A basic point of departure in the study of entrepreneurship is whether entrepreneurship is a universal feature of human nature that is fundamentally common to all societies, irrespective of their composition or level of economic development. Following this is the question: To what extent do local and cultural factors influence the practice and fundamental principles of entrepreneurship in these societies? In the following remarks, Wickham [1] expresses a strong view that entrepreneurship is in fact universal for all societies:

“This is not to say that local and cultural factors are not important or that differing economic conditions around the world do not impact specifically on entrepreneurial activity, but that they represent a surface veneer on a fundamentally common process.”

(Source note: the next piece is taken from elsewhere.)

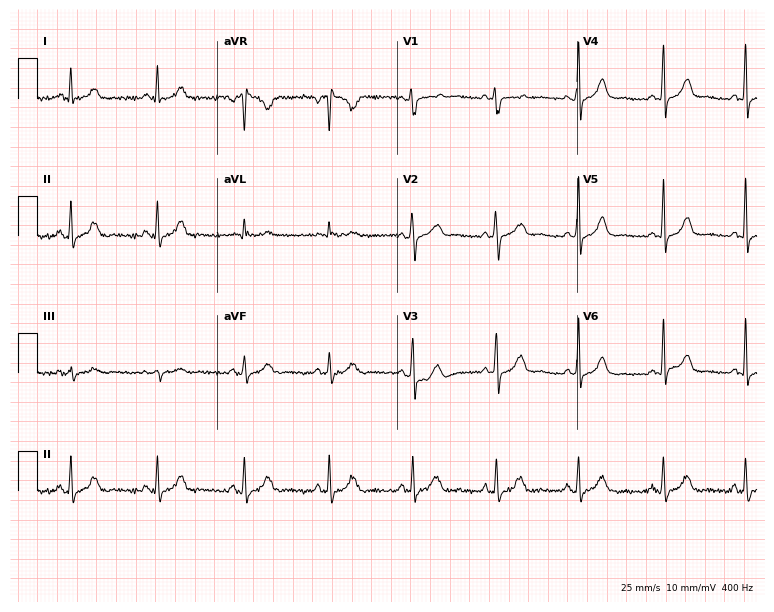
ECG — a 43-year-old female. Labelled as a normal ECG.
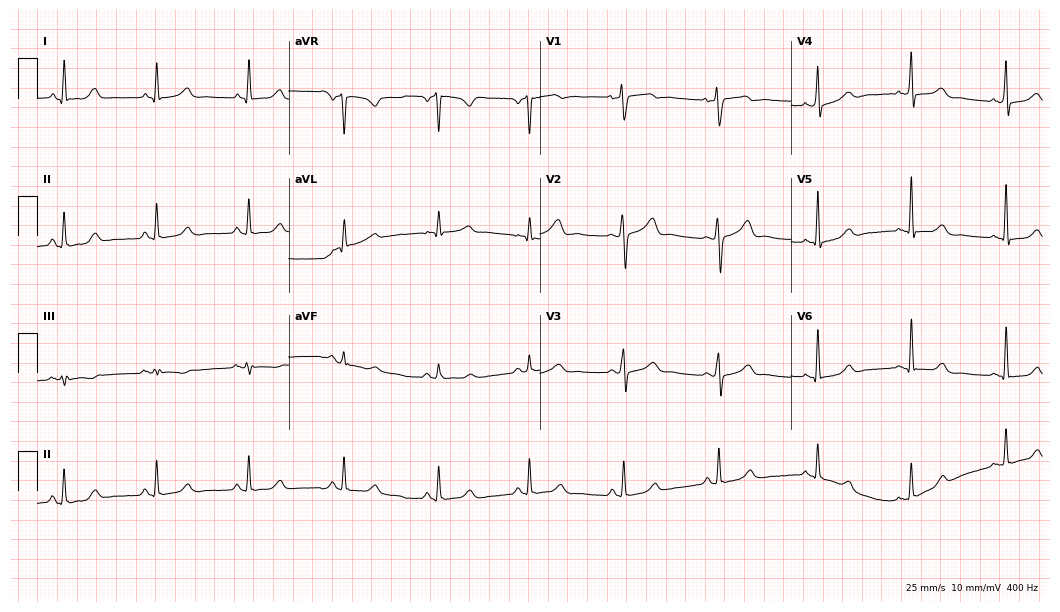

A second fundamental principle to consider when positioning oneself in the entrepreneurship discipline is to what extent personality is a determinant of entrepreneurial inclination or success. Again Wickham [1] supports the notion that psychology does contribute to the body of knowledge in entrepreneurship, but rejects “the claim that ‘personality’ is a prior, determining and necessary precursor to effective entrepreneurship”.

Several aspects of the entrepreneur’s background have been explored extensively by researchers. Hisrich, Peters and Shepherd [2] single out areas such as childhood family environment, education, personal values, and age and work history. The childhood family environment is of particular interest within the framework of this paper. Specific topics where research results have been published include birth order, parents’ occupation(s) and social status, and the relationship with parents. The present theory framework is explored in order to establish the extent to which heritage influences entrepreneurial behaviour within a given set of circumstances.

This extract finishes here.